這些哥布林的內部構造與人類截然不同,幾乎每個身體器官,都是我沒見過的。
這就很令我驚奇了。
如果沒記錯的話,哥布林這種生物除了智慧方面略低以外,其他方面與人類差異並不算大,尤其是身體構造方面,更是幾乎一樣。
一旁,西蒙斯·洛克看到這個情況以後,也不禁陷入到沉默。
半晌後,他喃喃道:“這種哥布林除了外觀,似乎與其他哥布林是截然不同的物種啊。”
“你懷疑它是外星來客?”
“不是懷疑”西蒙斯·洛克搖搖頭,道:“它的身體構造與其他哥布林完全不同,但外表卻又與哥布林幾乎一樣,除了外星來客,還有其他說法可以證明這種情況嗎?”
“話不能這麼說”我道:“你想想,和風大陸有多少外形相似,但無論形態,亦或是內部構造都截然不同的生物?”
“比方說,娃娃魚和深海霸主。”
一開始,我就丟了顆重磅炸彈:“我曾有幸見過一次深海霸主的後裔,這種海怪體型異常龐大,大嘴幾乎可以一口吞下半個月光城,然而它的外形,卻與娃娃魚一般無二,您能因爲它們外表相似,就說它們是同一個物種嗎?又或者斷定它是外星來客?”
想了想,我又補充道:“我想,您一定比我更加清楚,深海霸主在和風大陸留下的傳說究竟有多麼久遠......如果我沒記錯的話,應該是從上古時期,人類初誕的時候算起吧?”
“確實如此”西蒙斯·洛克點點頭,道:“深海霸主的傳說可以追溯到人類之前,但這也只是考古學家對上古文獻的解讀,不能不信,卻也不能全信。”

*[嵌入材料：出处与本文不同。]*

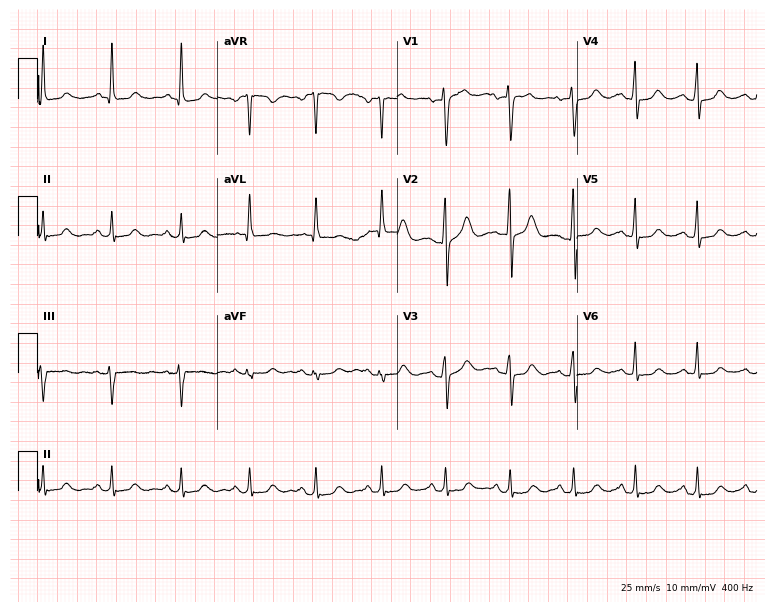
Resting 12-lead electrocardiogram (7.3-second recording at 400 Hz). Patient: a 56-year-old female. None of these six findings is recorded: first-degree AV block, right bundle branch block, left bundle branch block, sinus bradycardia, atrial fibrillation, sinus tachycardia.
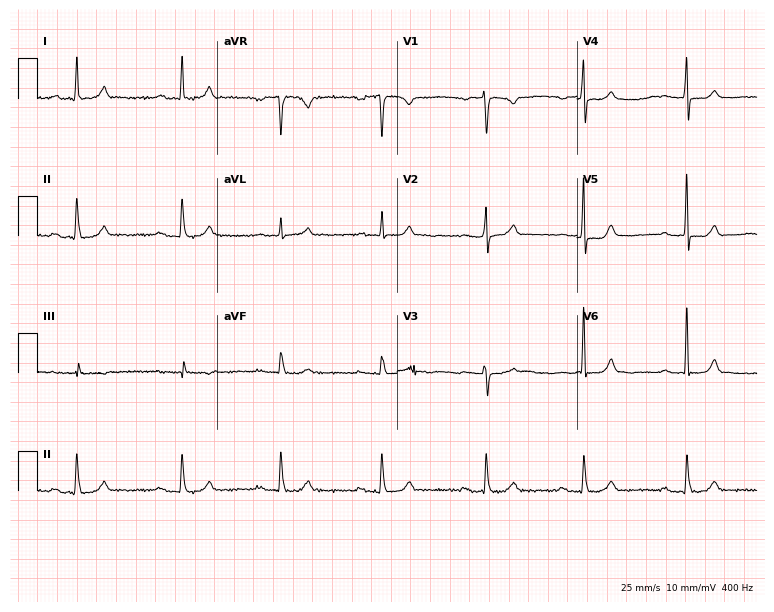
12-lead ECG from a female patient, 63 years old. Shows first-degree AV block.

“當然”我贊同道:“我也只是拿深海霸主舉個例子,證明這種哥布林很有可能也是和風大陸的原住民,只是它們這個物種比較特殊而已。”
這一次,西蒙斯·洛克沒有再反駁我的話,而是默許了我的觀點。
或許在他看來,繼續就這方面爭執下去,也沒有什麼意義。
畢竟我倆誰也不是專業的生物學家,又不是考古學家,對於物種的起源瞭解淺薄。
很快,我便將哥布林的皮膚完全剝落,只剩下一具佈滿血管與肌肉,面目猙獰的屍骸。
緊接着,我又小心翼翼剖開肌肉,並儘可能避開內臟。
不多時,肌肉便被我完整剝下,餘下的,只有內臟與骨骼。
西蒙斯·洛克喚來專業生物學家,從我手上解下一小片被我用手術刀剔下的骨片,並拿去研究。
大概一個鐘頭之後,就在我即將研究完哥布林內臟外觀之時,生物學家將一份文件撐地過來,上面清楚的記錄了骨片的成分。
看過數據以後,我並沒有絲毫驚訝,因爲我發現,這隻哥布林的骨質結構與其他的普通哥布林的骨質結構幾乎一樣。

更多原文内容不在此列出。